Leonard, put on probation a week after Knize won his re-nomination battle four years ago in the GOP primary against Midlothian lawyer Dan Alt-man, fled to El Salvador and has not been heard from since.
Of the four candidates now in the race to succeed Knize, only one Leonard’s lawyer at the time Cindy Ermatinger of Midlothian, did not respond.

Waxahachie Mayor Ron Wilkinson, former Ellis County Court at Law No. 1 Judge Bob Carroll and Red Oak lawyer Dan Gus each responded to a four-question questionnaire from The Ellis County Press.

It was the question about the Leonard case that received the most attention.

"The James Leonard case represents a failure of the criminal justice system," said Gus, a partner with Walker Sewell in Dallas.

"It shows that long experience in the criminal justice system does not always translate into sound judgment and good results. Fortunately, the Leonard case is a rarity in that most probationers do not flee the country in order to evade responsibility for their crimes."

Carroll, who switched from running for county judge to 40th District Court in December, said it was critical to monitor the whereabouts of alleged criminals given probation.

"At any given time, the Adult Probation Department typically has several hundred persons on probation," Carroll said.

"Monitoring the whereabouts of each probationer is critical, especially in higher risk categories. Limitations on the locations of where probationers live and travel restrictions on their movements are reasonable. It is important to note that the granting of probation is the post-adjudication release of a criminal defendant under specific terms and conditions imposed by the district judge.

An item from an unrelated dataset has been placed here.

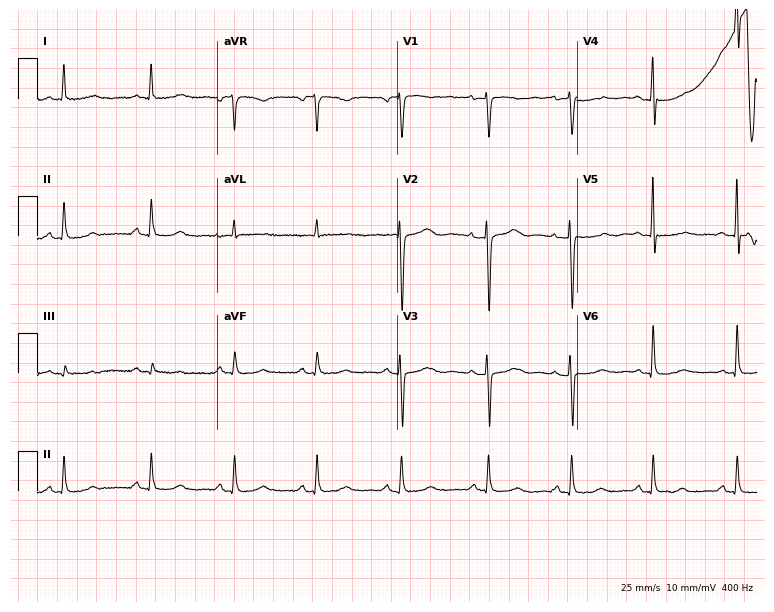
Resting 12-lead electrocardiogram (7.3-second recording at 400 Hz). Patient: a female, 50 years old. None of these six findings is recorded: first-degree AV block, right bundle branch block, left bundle branch block, sinus bradycardia, atrial fibrillation, sinus tachycardia. Findings outside these six are not listed.

"The continued freedom of the individual is expressly conditioned upon their compliance with such requirements as: regular reporting to the probation department, committing no further criminal offenses, paying fines, restitution to the crime victim, random drug testing, maintaining employment, and so forth. With respect to travel limitations, the surrender of passport documents could be required."

Wilkinson invoked judicial ethics canons and responded with, "… keeping these matters in mind, as far as [questions about the Leonard case] are concerned, I will enforce the law in every case that comes before me to the best of my ability and provide to every litigant a level playing field consistent with the laws of the State of Texas. Any infraction of the law will, of course, be investigated by the proper law enforcement authorities."

Due to space constraints, the candidates answers could not be put into this article.